*** Records for the task Section Begins ***
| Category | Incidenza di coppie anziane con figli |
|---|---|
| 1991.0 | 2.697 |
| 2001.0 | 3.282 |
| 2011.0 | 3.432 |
*** Records for the task Section Ends ***
_Directions_
Would you transcribe every entry exactly?

_Answer space_
| Category | Incidenza di coppie anziane con figli |
|---|---|
| 1991.0 | 2.697 |
| 2001.0 | 3.282 |
| 2011.0 | 3.432 |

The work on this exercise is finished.